4,wwwmenkemaborgnl.txt,Home - Menkemaborg Home Welkom op de website ...


### some preprocessing

In [None]:
from textcleaning import textCleaner, textCleanerFurther, textCleanLinks

In [None]:
# clean tweets further: remove hashtags, mentions and links
'''
# currently not using (adapted to ENG)
print("Cleaning the tweets...\n")
clean_tweet_texts = []
%time
for i in range(0,len(df)):
    if( (i+1)%100000 == 0 ):
        print("Tweets", i+1, "of ", len(df), "has been processed")                                                                   
    clean_tweet_texts.append(textCleaner(df['text'][i]))'''

In [44]:
def get_stopwords_list(stop_file_path):
    """load stop words """  
    with open(stop_file_path, 'r', encoding="utf-8") as f:
        stopwords = f.readlines()
        stop_set = set(m.strip() for m in stopwords)
        return list(frozenset(stop_set))
stopwords_path = "../stopwords_archive/dutch.txt"
stopwords = get_stopwords_list(stopwords_path)

In [46]:
special_stop_words = ['nbsp', 'the', 'and']
stopwords_ext = stopwords+special_stop_words

### term frequency, all

In [110]:
from sklearn.feature_extraction.text import CountVectorizer
cvec_all = CountVectorizer().fit(df.content)
df_matrix_all = cvec_all.transform(df.content)
df_all = np.sum(df_matrix_all,axis=0)
terms = np.squeeze(np.asarray(df_all))
print(terms.shape)
term_freq_df_all = pd.DataFrame([terms],columns=cvec_all.get_feature_names_out()).transpose() #term_freq_df is with stopwords
term_freq_df_all.columns = ['terms']
term_freq_df_all.sort_values(by='terms', ascending=False).iloc[:10]

(56980,)


Unnamed: 0,terms
de,38374
van,27151
het,20198
en,19712
een,15934
in,15843
op,9727
is,8705
met,8394
voor,6531


### term frequency, without stop words

In [53]:
cvec_stopped = CountVectorizer(stop_words=stopwords_ext) # see above, import frozenset from stopwords_archive in correct language
cvec_stopped.fit(df.content)
document_matrix = cvec_stopped.transform(df.content)
term_batches = np.linspace(0,document_matrix.shape[0],10).astype(int) 
i=0
df_stopped = []
while i < len(term_batches)-1:
    batch_result = np.sum(document_matrix[term_batches[i]:term_batches[i+1]].toarray(),axis=0)
    df_stopped.append(batch_result)
    print(term_batches[i+1],"entries' term frequency calculated")
    i += 1

terms_stopped = np.sum(df_stopped,axis=0)
print(terms_stopped.shape)
term_freq_df_stopped = pd.DataFrame([terms_stopped],columns=cvec_stopped.get_feature_names_out()).transpose() 
term_freq_df_stopped.columns = ['terms']
term_freq_df_stopped.sort_values(by='terms', ascending=False).iloc[:10]

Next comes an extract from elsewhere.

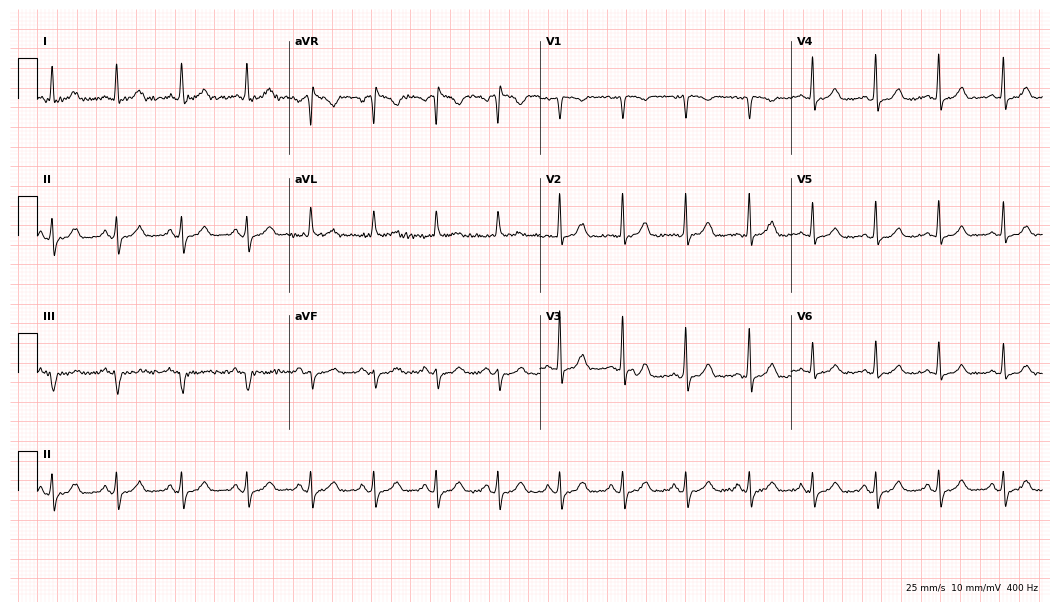
Standard 12-lead ECG recorded from a 52-year-old woman. None of these six findings is recorded: first-degree AV block, right bundle branch block (RBBB), left bundle branch block (LBBB), sinus bradycardia, atrial fibrillation (AF), sinus tachycardia. Only these six findings were labelled.
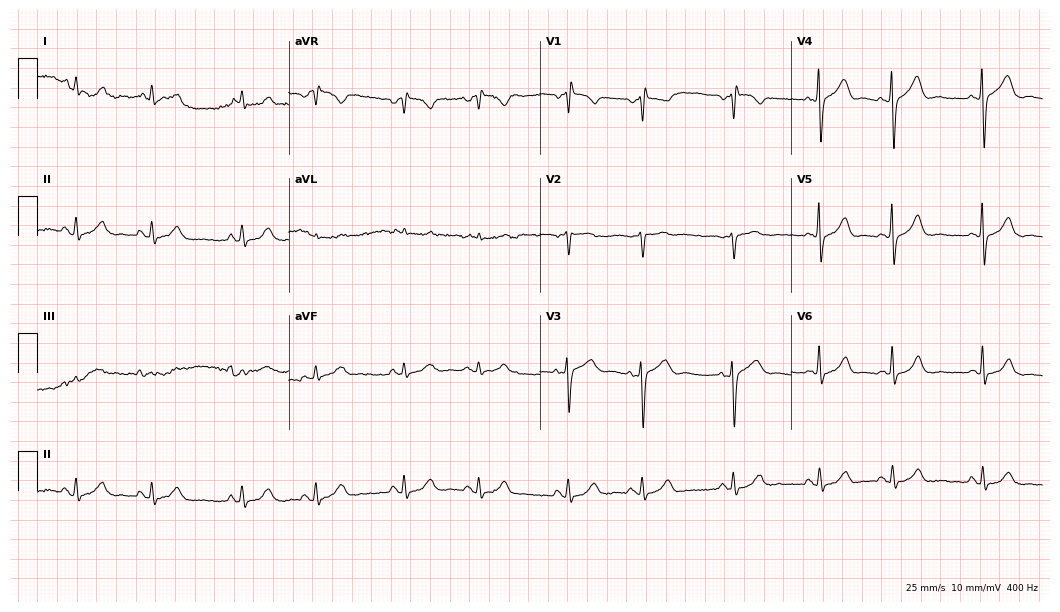
Electrocardiogram, a 65-year-old male. Overall reading on record: normal ECG.

6 entries' term frequency calculated
12 entries' term frequency calculated
18 entries' term frequency calculated
24 entries' term frequency calculated
30 entries' term frequency calculated
36 entries' term frequency calculated
42 entries' term frequency calculated
48 entries' term frequency calculated
54 entries' term frequency calculated
(56877,)


Unnamed: 0,terms
kasteel,6438
slot,3274
zuylen,2721
landgoed,1735
huis,1649
00,1403
we,1381
duivenvoorde,1330
jaar,1329
uur,1226


In [None]:
# Plot Zipf's law table

import matplotlib.pyplot as plt
plt.style.use('fivethirtyeight')
%matplotlib inline
%config InlineBackend.figure_format = 'retina'

from pylab import *
counts = term_freq_df_all.terms
tokens = term_freq_df_all.index
ranks = arange(1, len(counts)+1)
indices = argsort(-counts)
frequencies = counts[indices]
plt.figure(figsize=(10,10))
plt.rc('font', size=14)
plt.ylim(1,10**6)
plt.xlim(1,10**6)
loglog(ranks, frequencies, marker=".")
plt.plot([1,frequencies[0]],[frequencies[0],1],color='r')
title("Zipf plot for tweets tokens")
xlabel("Frequency rank of token")
ylabel("Absolute frequency of token")
grid(True)
for n in list(logspace(-0.5, log10(len(counts)-2), 25).astype(int)):
    dummy = text(ranks[n], frequencies[n], " " + tokens[indices[n]], 
                 verticalalignment="bottom",
                 horizontalalignment="left")

### TF-IDF

In [54]:
from sklearn.feature_extraction.text import TfidfVectorizer

In [131]:
#tfidf_vectorizer = TfidfVectorizer(input='filename', stop_words=stopwords)
#tfidf_vector = tfidf_vectorizer.fit_transform(df.filename)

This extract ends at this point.